Stored items from a collection

=======

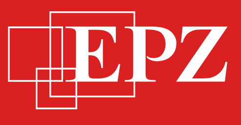 Logo Elektriciteits Produktiemaatschappij Zuid-Nederland.
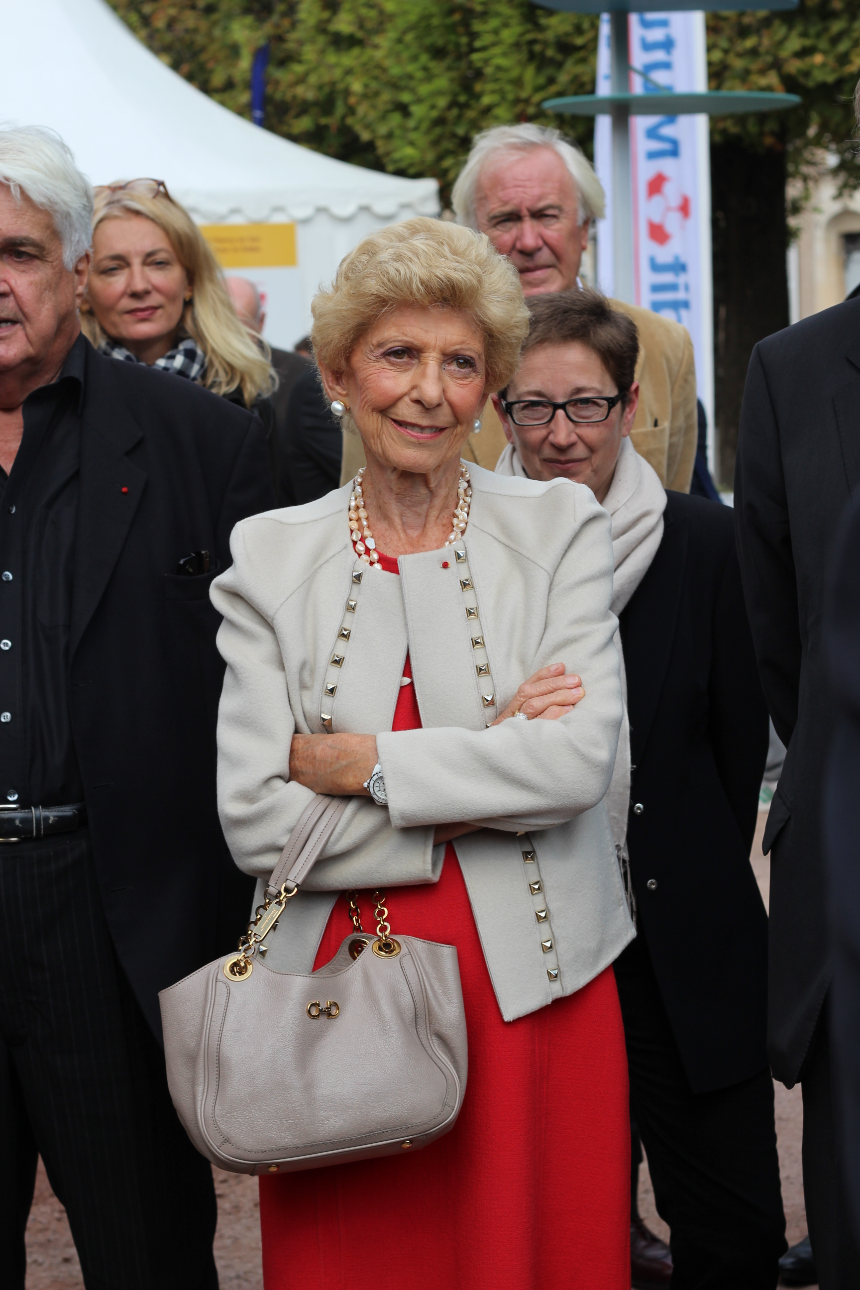 Au Livre sur la Place de Nancy, en septembre 2013.
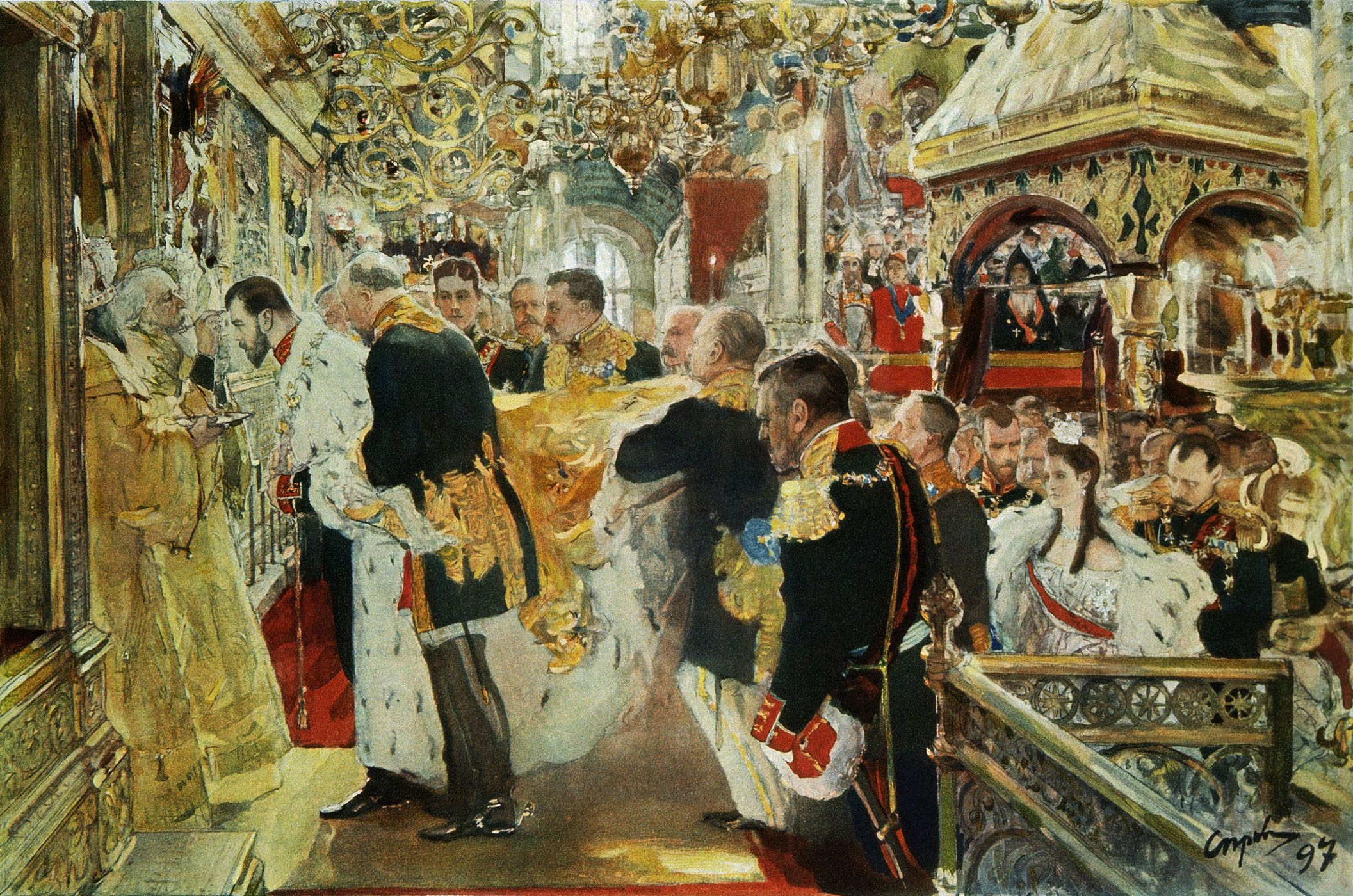 "Вдруг в одно мгновение все стихает — и музыка, и колокола, и клики народа, — и среди благоговейной тишины у южных дверей собора митрополит Московский Сергий приветствует Их Величество речью. Предшествуемые тремя митрополитами, архиереями и духовенством, при пении величественного псалма входят Их Величества в собор, где около 10 часов начинается тот торжественный чин венчания и помазания на царство, в который Православная Церковь влагает столько глубокого смысла, исполненный такого важного значения для каждого русского, понимающего свою историю."
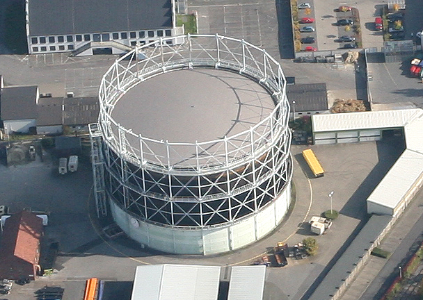 Luftbildaufnahme des Gasometers der Stadtwerke in Hamm
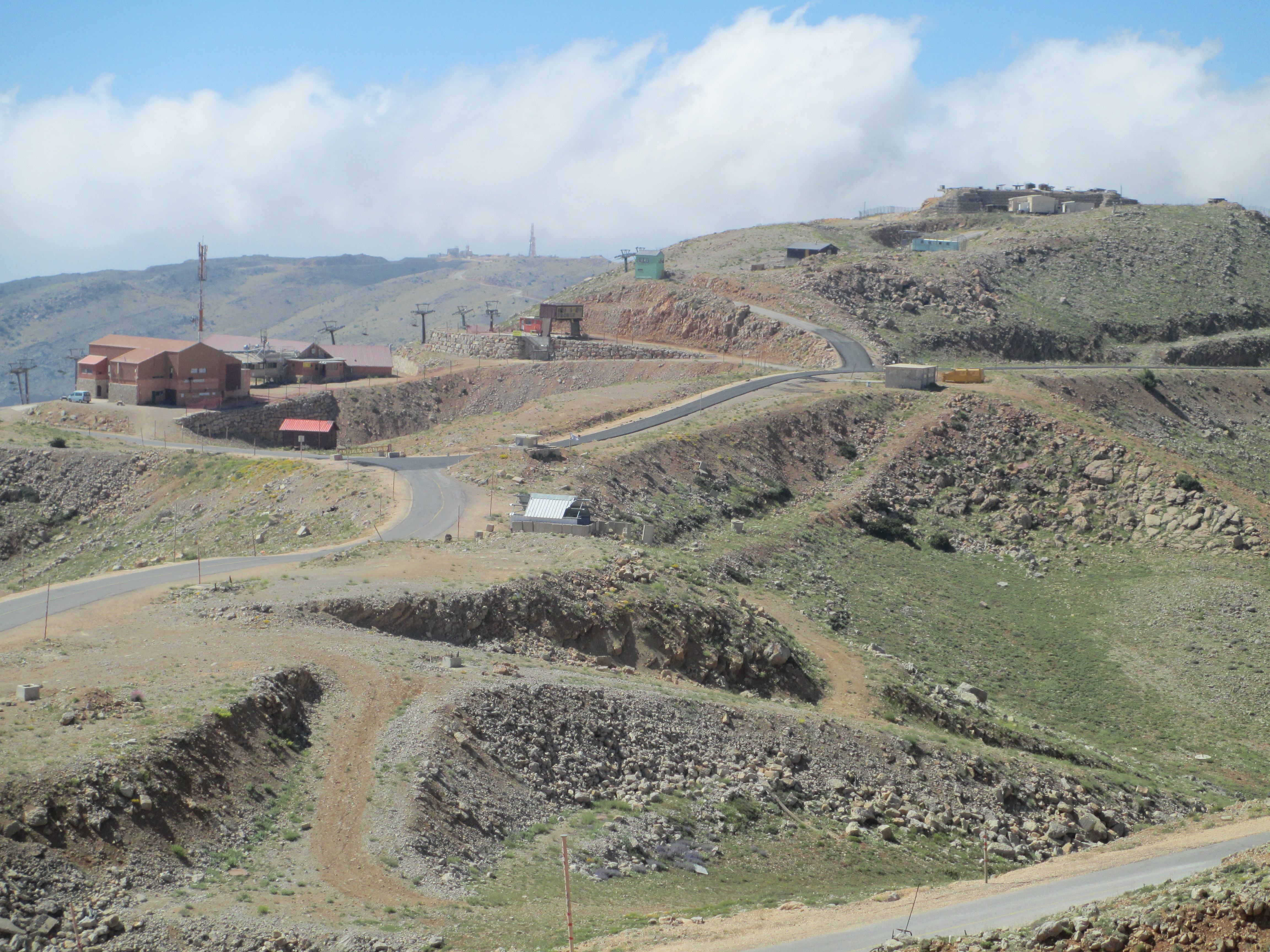 Bergstation des Hermon ski resorts auf rund 2000 m
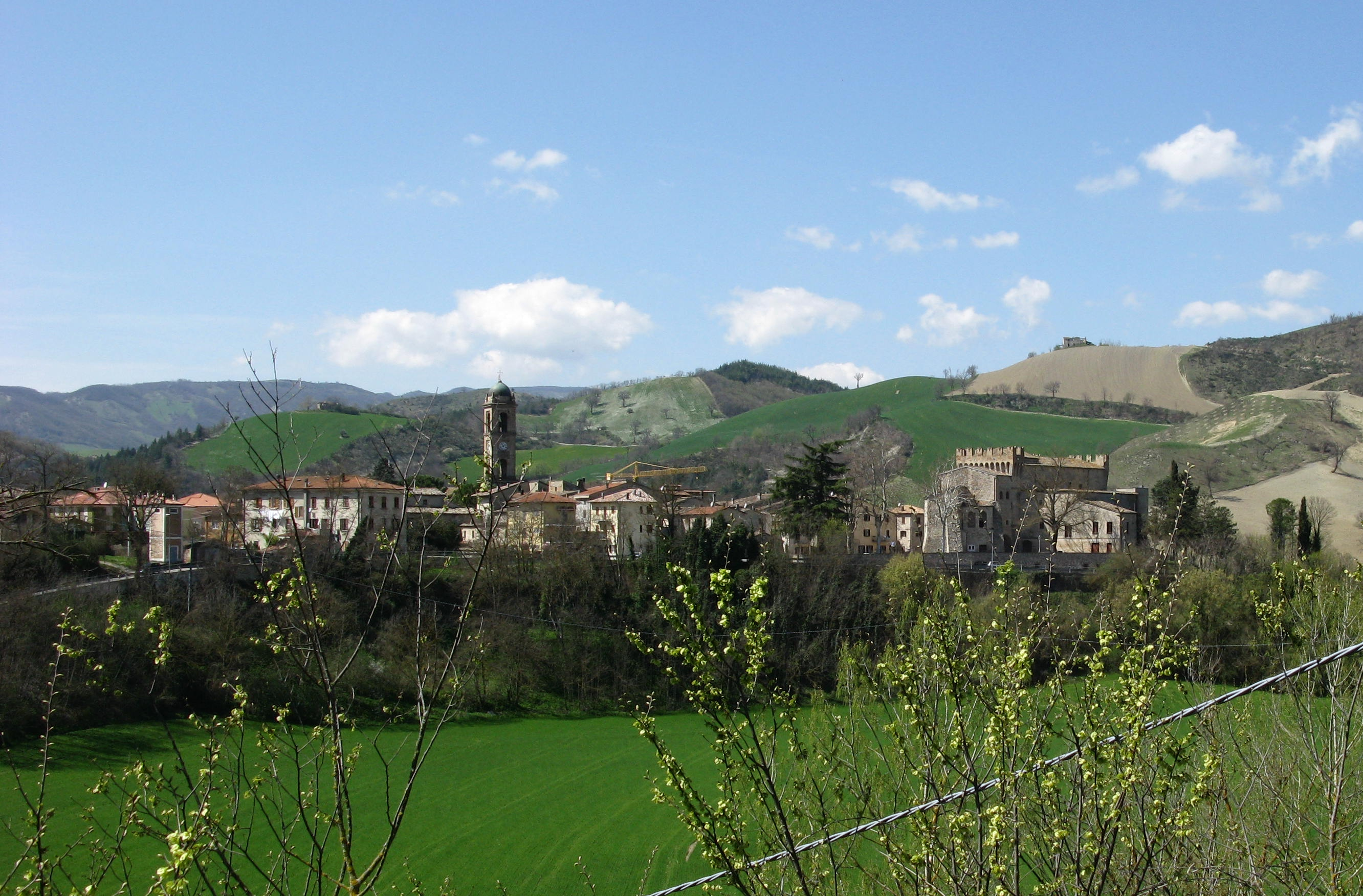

=======

§ **Exercise instructions**: Your copy should hold only the lines from the line with "в одно мгновение" through the end of the data above, both ends included, transcribed exactly and without pictures.

§ **Response to this exercise**:
 "Вдруг в одно мгновение все стихает — и музыка, и колокола, и клики народа, — и среди благоговейной тишины у южных дверей собора митрополит Московский Сергий приветствует Их Величество речью. Предшествуемые тремя митрополитами, архиереями и духовенством, при пении величественного псалма входят Их Величества в собор, где около 10 часов начинается тот торжественный чин венчания и помазания на царство, в который Православная Церковь влагает столько глубокого смысла, исполненный такого важного значения для каждого русского, понимающего свою историю."
 Luftbildaufnahme des Gasometers der Stadtwerke in Hamm
 Bergstation des Hermon ski resorts auf rund 2000 m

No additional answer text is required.